"And you may love the strawberry-flower,
And love the strawberry in its bower."
Fragaria chiloensis 'Pink Panda' is a sun-loving ornamental strawberry vine which grows fairly fast, but not invasively, into a colorful groundcover peppered with one-inch bright pink flowers with yellow centers from spring right on through to November.
In our temperate climate it will even produce a few blooms in December & January despite that the greenery is getting winter-worn. It also does nicely in a mixed hanging basket or in strawberry planter urns or in window boxes.

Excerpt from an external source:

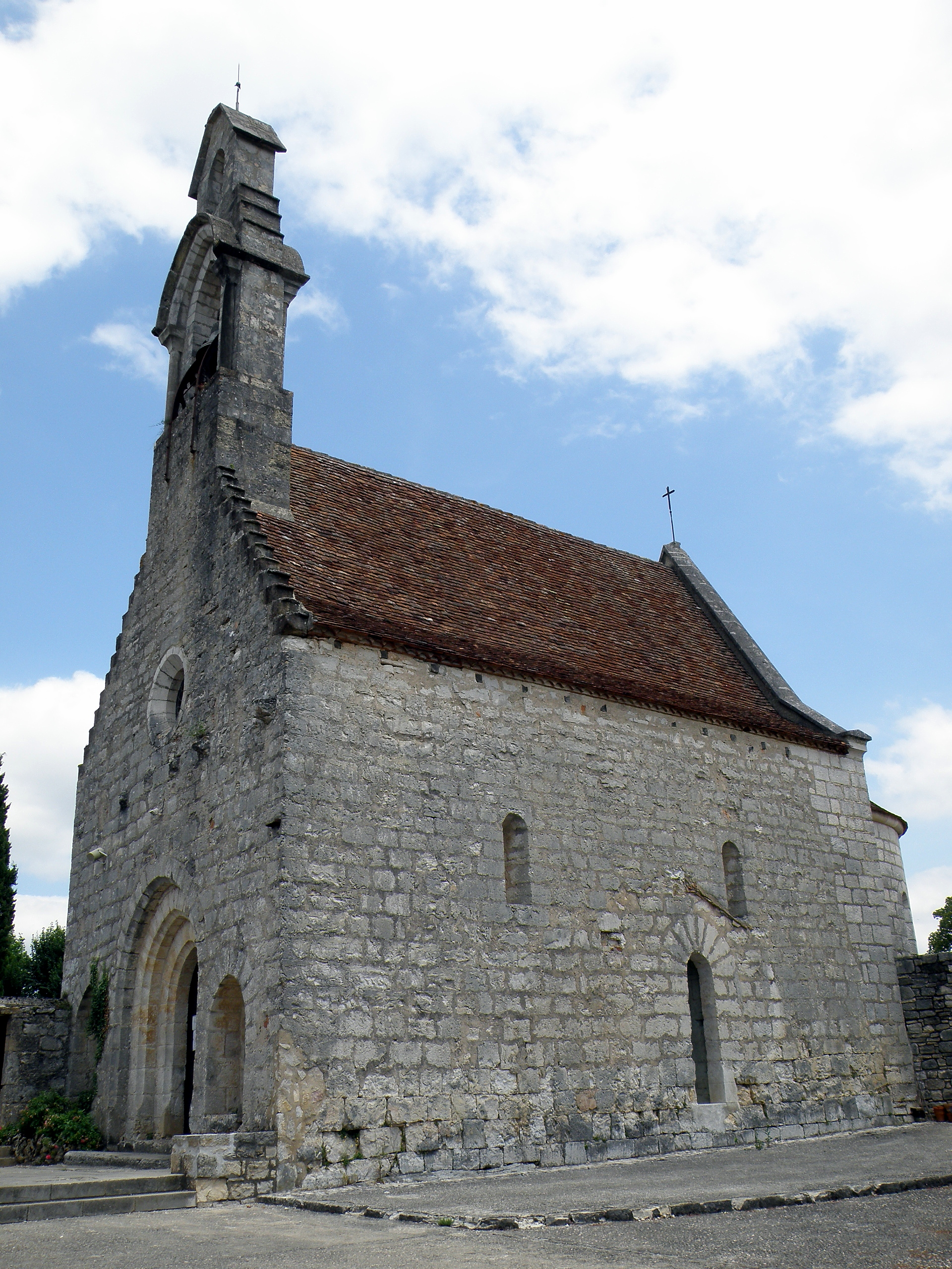 Rocamadour (Lot). Hameau de l'Hospitalet. Chapelle.

New plants spring up from above-ground creeping stolons, & the direction of the spread can be controlled by lifting & moving these stolons where a gardener wants them, or clipping them off for a bushier central plant that can mound as high as a foot & be trained as more of a bush in lieu of a creeping grandcover vine.
It prefers temperate seasons & is a moribund evergreen in winter, thus has year-round groundcover value, though it will die back much more in colder climates.
The natural wild F. chiloensis has white blooms, not pink, & 'Pink Panda' with bright pink blooms is hybridized with Potentilla palustris, hence occasionally called "Strawberry Potentilla." Another commonly offered variety of ornamental strawberry is named 'Lipstick' with a slightly different hybrid history, Fragaria ananassa x P. palustris.
'Pink Panda' was developed by "Blooms of Bressingham" in England. It still looks entirely like a strawberry rather than a potentilla, but with more vigorous evergreen capacity & deeply colored blossoms. It has a weakened smaller fruit, since it gives more of its energy to producing the blooms.
Less than half the blooms produce tiny bright-red strawberry fruits, but that's still a considerable number of fruits. These are sweet & tasty though too small to make much of a harvest.
If fruits are permitted to ripen the blooms may become fewer, but it's worth it for the occasional strawberry to pop in one's mouth while gardening. Pick them as quicky as possible, so that the plant continues in bloom deep into autumn or even into winter. The far fewer "out of season" blooms do not produce fruit of course.
Though the vines spread fastest in warm weather, the flowers last longer with a little shade, especially in the hottest afternoon. It likes moist well drained ordinary soil, but is highly adaptable, & after its first year is drought tolerant, though of course leafier & more flowery with adequate waterings.